A simple calculation gives $\frac{d^2}{dt^2}\rho(t)=(-i)^2e^{-iHt}[H,[H,\rho(0)]]e^{iHt}$. Since $\frac{d}{dt} \rho(t)$ is bounded away from zero and $\frac{d^2}{dt^2} \rho(t)$ is bounded, $\rho(t)$ cannot have a limit. In fact, you can establish a lower limit on its "oscillation" (assuming this is the kind of oscillation you want).

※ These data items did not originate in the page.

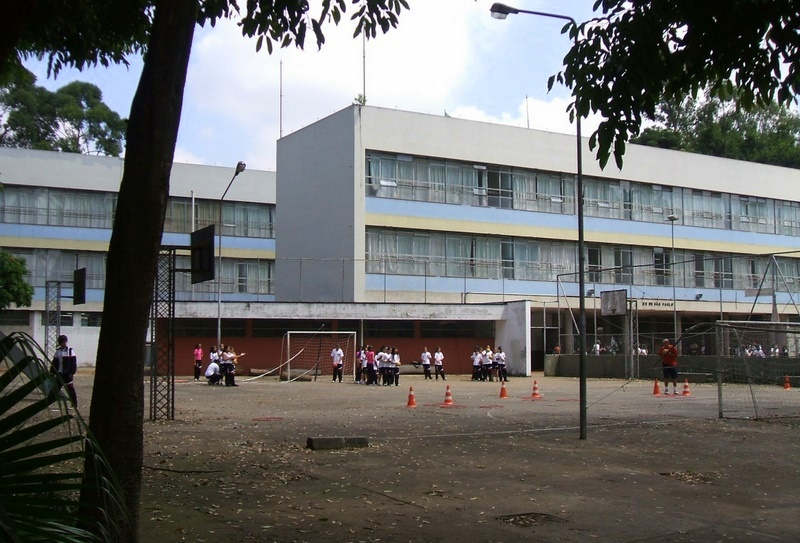 Escola Estadual São Paulo (antigo "Ginásio do Estado"), a mais antiga escola pública de ensino básico em São Paulo (fundada em 1894). No distrito da Sé, cidade de São Paulo, Brasil.
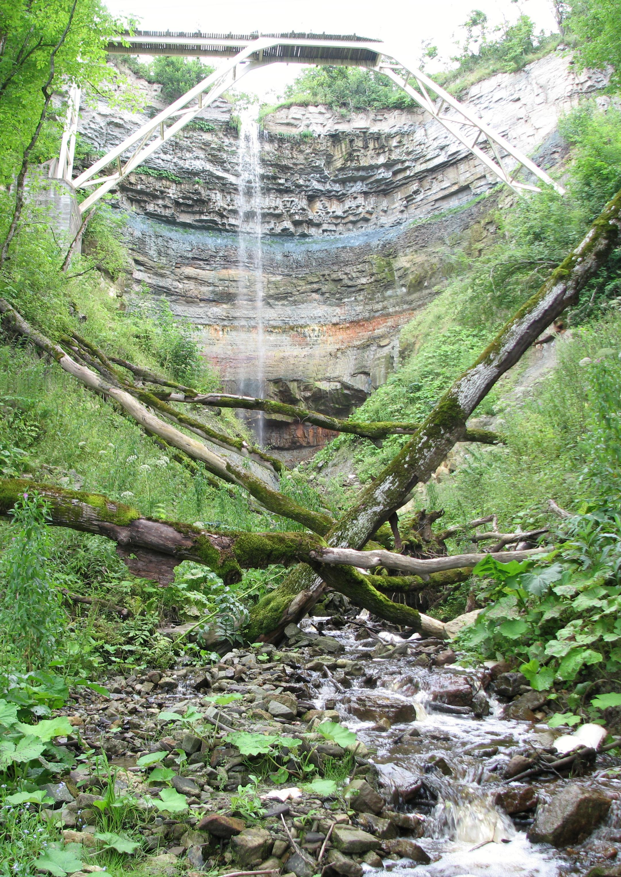 Valaste falls, Ontika, Estonia. Summer 2008
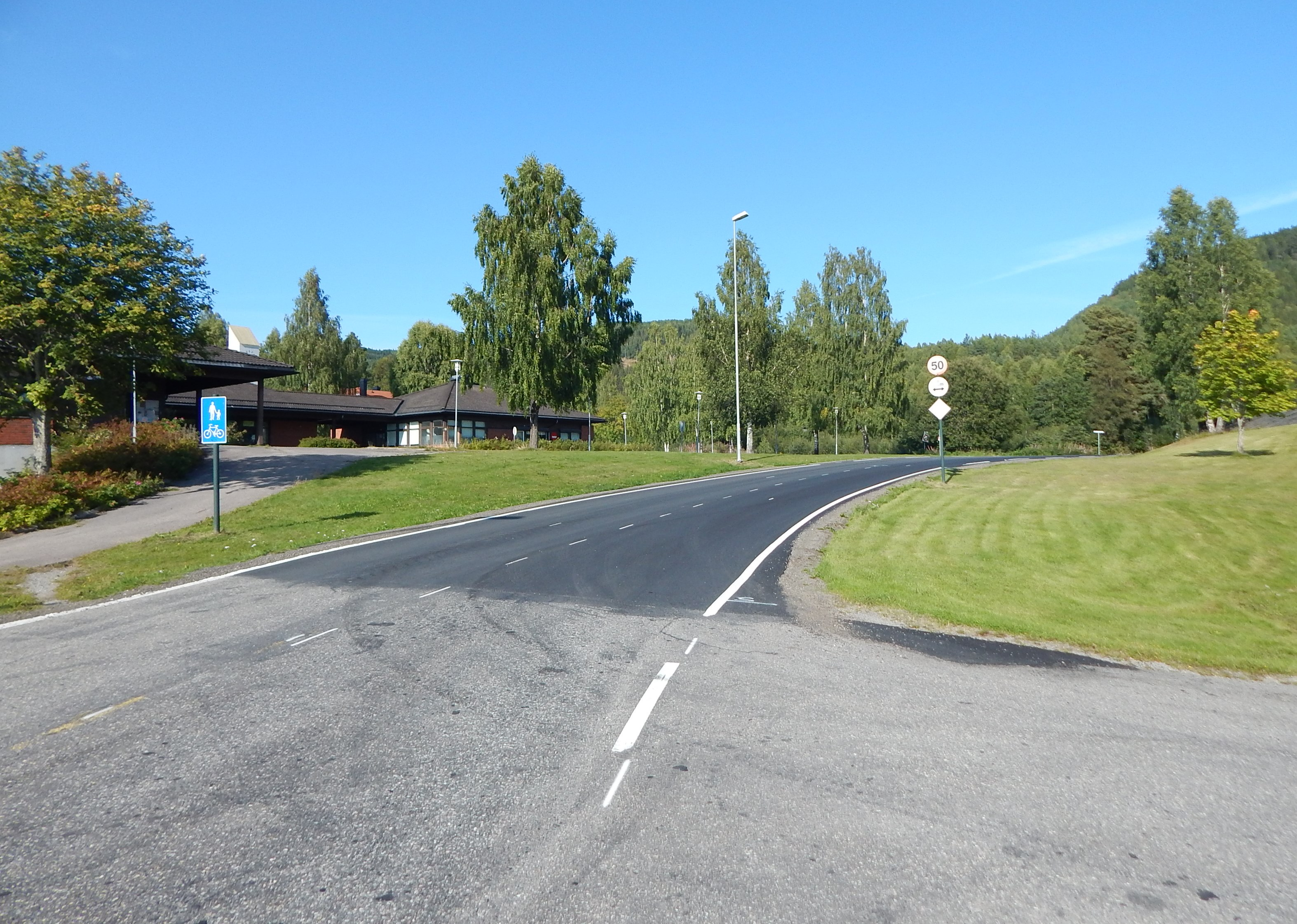 Minneåsvegen (fylkesvei 554) ved Torget i Hurdal
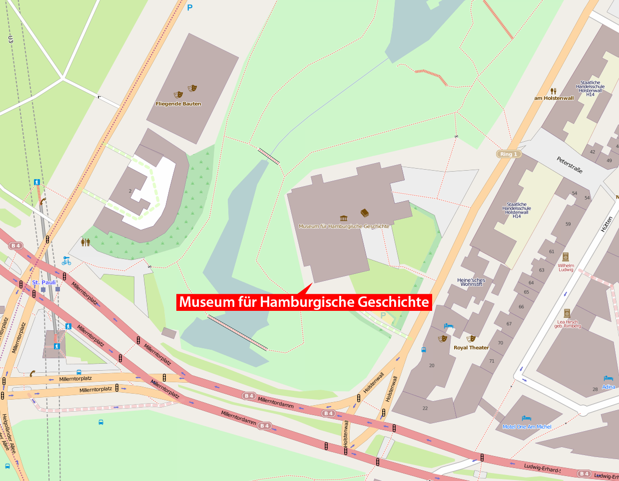 Karte des Museums für Hamburgische Geschichte in Hamburg, Deutschland.
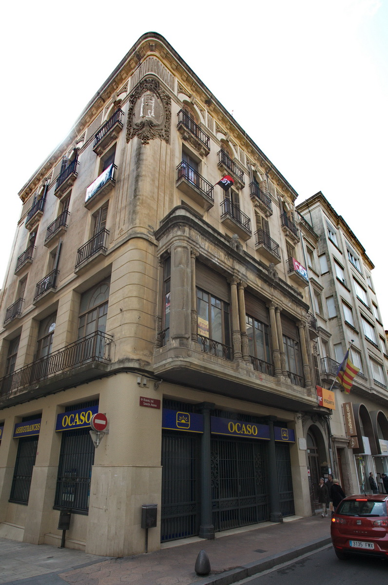 Edifici El Ocaso (Reus)

The oscillation estimate: Suppose $f:\mathbb R\to\mathbb R^N$ is a $C^2$ function so that $|f'|\geq a>0$ and $|f''|\leq A<\infty$ for some constants $a$ and $A$. (This applies in particular to your $\rho$.) By the fundamental theorem of calculus $$ f(T+\tau)-f(T) = \tau f'(T)+\int_0^\tau\int_0^sf''(r)drds. $$ Thus for $\tau>0$ $$ |f(T+\tau)-f(T)| \geq \tau|f'(T)|-\int_0^\tau\int_0^s|f''(r)|drds \geq a\tau-\frac12A\tau^2. $$ Therefore $|f(T+\tau)-f(T)|$ has a bound from below uniformly in $T$ if $\tau<2a/A$. I could take this behavior as a definition of endless oscillation.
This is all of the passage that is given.